This section provides an overview of what apache-pig is, and why a developer might want to use it.
It should also mention any large subjects within apache-pig, and link out to the related topics. Since the Documentation for apache-pig is new, you may need to create initial versions of those related topics.
Requirements (r0.16.0)
Mandatory
As per current Apache-Pig
documentation it supports only Unix
& Windows
operating systems.
Optional
Download the latest Pig release
Download the latest version of pig from http://pig.apache.org/releases.html#Download
Installation
mkdir Pig
cd Downloads/
tar zxvf pig-(latest-version).tar.gz
tar zxvf pig-(latest-version).tar.gz
mv pig-(latest-version).tar.gz/* /home/Pig/
Configuration
After installing Apache Pig, we have to configure it.
Open the .bashrc file
vim ~/.bashrc
In the .bashrc file, set the following variables −
export PIG_HOME = /home/Pig
export PATH = PATH:/home/Pig/bin
save the file and reload bashrc again in the environment using
. ~/.bashrc
Verifying Pig version
pig –version
If the installation is successful, the above command displays the installed Pig version number.
Testing Pig Installation
pig -h
This should display all the possible commands associated with pig
Your pig is now installed locally and you can run it using local parameter like
pig -x local
Connecting to Hadoop
If Hadoop1.x or 2.x is Installed on the cluster and the HADOOP_HOME environment variable is setup.
you can connect pig to Hadoop by adding the line in the .bashrc like before
export PIG_CLASSPATH = $HADOOP_HOME/conf
Running Pig
Execution Modes
You can run Pig either using the pig
(bin/pig) command or by running jar
file (java -cp pig.jar)
PIG
scripts can be executed in 3 different modes:
Local Mode
pig -x local ...
Mapreduce Mode (default mode)
pig -x mapreduce ...
(or)
pig ...
Tez Local Mode
pig -x tez ...
Interactive Mode
Pig can be run in interactive mode using the Grunt
shell. Pig Latin statements and commands can be entered interactively in this shell.
Example
$ pig -x <mode> <enter>
grunt>
Mode
can be one of execution modes as explained in the previous section.
Batch Mode
Pig can also be executed in batch mode.
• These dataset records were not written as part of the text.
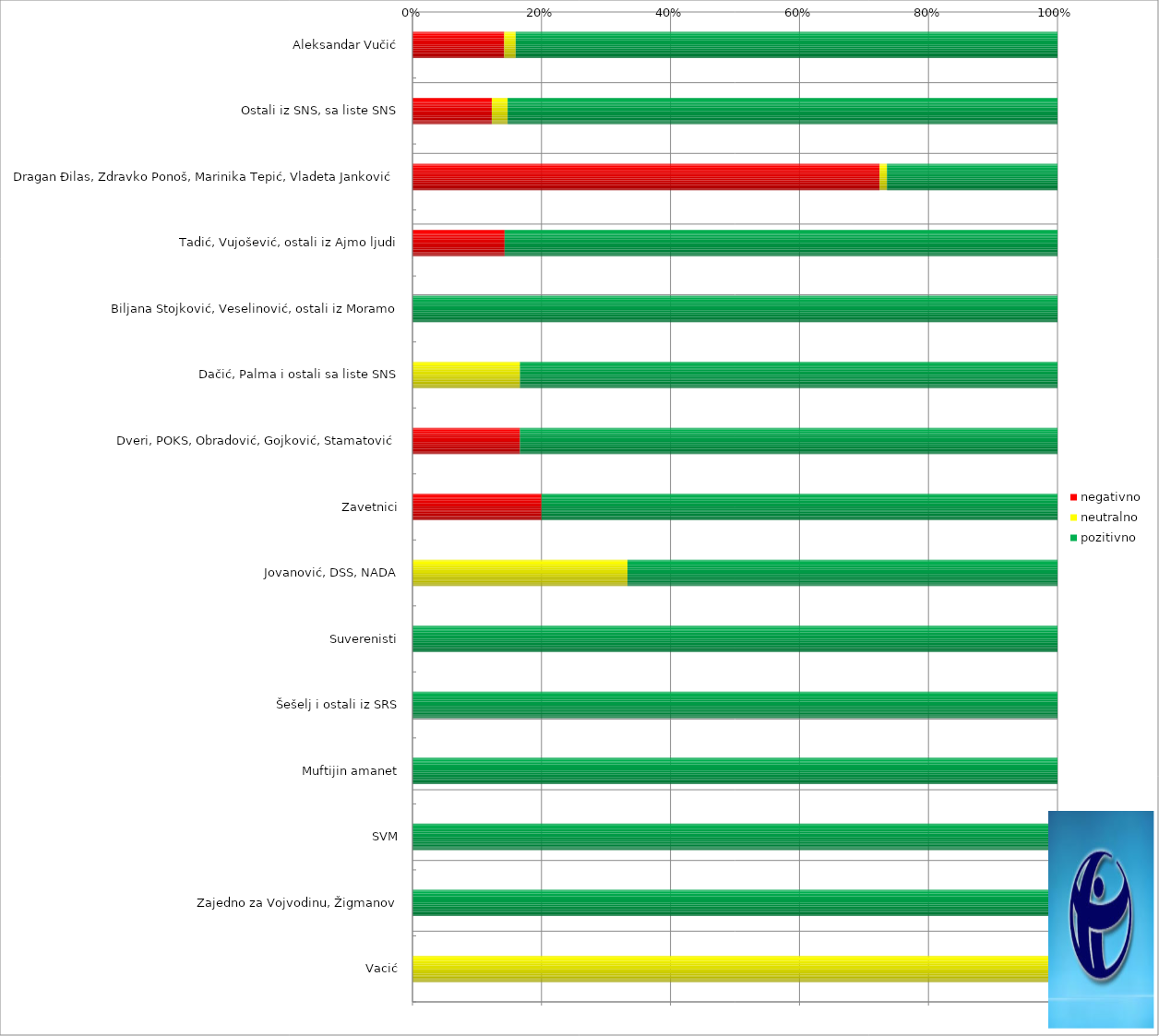
| Category | negativno | neutralno | pozitivno |
|---|---|---|---|
| Aleksandar Vučić | 32 | 4 | 189 |
| Ostali iz SNS, sa liste SNS | 15 | 3 | 104 |
| Dragan Đilas, Zdravko Ponoš, Marinika Tepić, Vladeta Janković | 63 | 1 | 23 |
| Tadić, Vujošević, ostali iz Ajmo ljudi | 2 | 0 | 12 |
| Biljana Stojković, Veselinović, ostali iz Moramo | 0 | 0 | 13 |
| Dačić, Palma i ostali sa liste SNS | 0 | 2 | 10 |
| Dveri, POKS, Obradović, Gojković, Stamatović | 1 | 0 | 5 |
| Zavetnici | 1 | 0 | 4 |
| Jovanović, DSS, NADA | 0 | 1 | 2 |
| Suverenisti | 0 | 0 | 4 |
| Šešelj i ostali iz SRS | 0 | 0 | 2 |
| Muftijin amanet | 0 | 0 | 2 |
| SVM | 0 | 0 | 2 |
| Zajedno za Vojvodinu, Žigmanov | 0 | 0 | 1 |
| Vacić | 0 | 1 | 0 |

Here a .pig
file containing a list of pig statements and commands is provided.
Example
$ pig -x <mode> <script.pig>
grunt>
Similarly Mode
can be one of execution modes as explained in the previous section.
Input file
Mary had a little lamb
its fleece was white as snow
and everywhere that Mary went
the lamb was sure to go.
Pig Word Count Code
-- Load input from the file named Mary, and call the single
-- field in the record 'line'.
input = load 'mary' as (line);
-- TOKENIZE splits the line into a field for each word.
-- flatten will take the collection of records returned by
-- TOKENIZE and produce a separate record for each one, calling the single
-- field in the record word.
words = foreach input generate flatten(TOKENIZE(line)) as word;
-- Now group them together by each word.
grpd = group words by word;
-- Count them.
cntd = foreach grpd generate group, COUNT(words);
-- Print out the results.
dump cntd;
Output
Mary,2
had,1
a,1
little,1
lamb,2
its,1
fleece,1
was,2
white,1
as,1
snow,1
and,1
everywhere,1
that,1
went,1
the,1
sure,1
to,1
go,1
Pig provides an engine for executing data flows in parallel on Hadoop. It includes a language, Pig Latin, for expressing these data flows. Pig Latin includes operators for many of the traditional data operations (join, sort, filter, etc.), as well as the ability for users to develop their own functions for reading, processing, and writing data. Pig is an Apache open source project. This means users are free to download it as source or binary, use it for themselves, contribute to it, and—under the terms of the Apache License—use it in their products and change it as they see fit.